McKetta briefly shared highlights of his life story with great wit, recounting his fascinating journey from the Pennsylvania coal mines in the height of the Great Depression to a highly accomplished career in chemical engineering research and education.

Motivated by his dislike of the dangerous conditions of mining and inspired by the knowledge that coal could be used to produce chemicals, he sought out a chemical engineering program to attend. He was warmly welcomed at Tri-State University in Anglola, Indiana, which is now Trine University and is home to its own Dr. John J. McKetta Department of Chemical & Bioprocess Engineering. This warm welcome and its life-changing effects were formative in his strong views on education and building meaningful mentoring relationships with students.

After attending Trine University, McKetta went to Michigan to complete a Ph.D. before joining the faculty at The University of Texas at Austin in 1946. Throughout his 65-year career, he became an international authority on thermodynamic properties of hydrocarbons, predicted the first accurate method for determining the temperature profile of a flowing oil or gas well and served as energy advisor to presidents Nixon, Ford, Carter, Reagan, and Bush, Sr. He served as vice chancellor of the UT System and dean of the College of Engineering, and has published more than 400 papers and written or edited 87 books.
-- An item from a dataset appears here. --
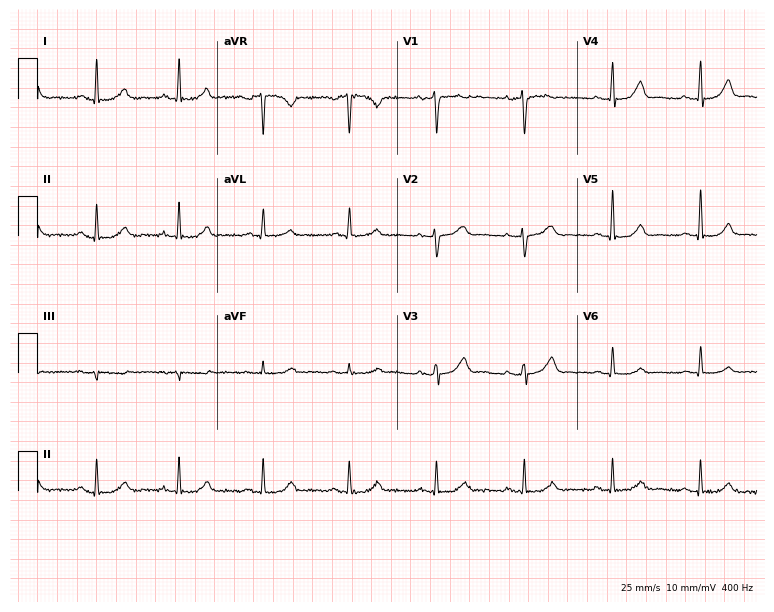
ECG (7.3-second recording at 400 Hz) — a 48-year-old female patient. Labelled as a normal ECG.

Despite his high-profile success, McKetta has always put students first.

“The highlights of my career were all with my students in the classroom,” McKetta said. “I’ve always said to never, ever forget the students.”

In November 2012, UT Austin formally named the John J. McKetta Jr. Department of Chemical Engineering on campus.  As part of the Challenge for McKetta campaign, the naming reflects the admiration and affection of hundreds of alumni, friends and corporate partners who wanted to honor 97-year-old McKetta for devoting his career, and in many ways his life, to students.

There to celebrate his career at the spring meeting were dozens of AIChE colleagues and a handful of former UT Austin chemical engineering students from the San Antonio area.  Also in attendance were the department chairs for both the UT Austin McKetta Department of Chemical Engineering, Tom Truskett, and the Trine University McKetta Department of Chemical and Bioprocess Engineering, John Wagner.  McKetta’s efforts have had a huge impact on chemical engineering and on AIChE and his contributions will continue to serve chemical engineering well into the future.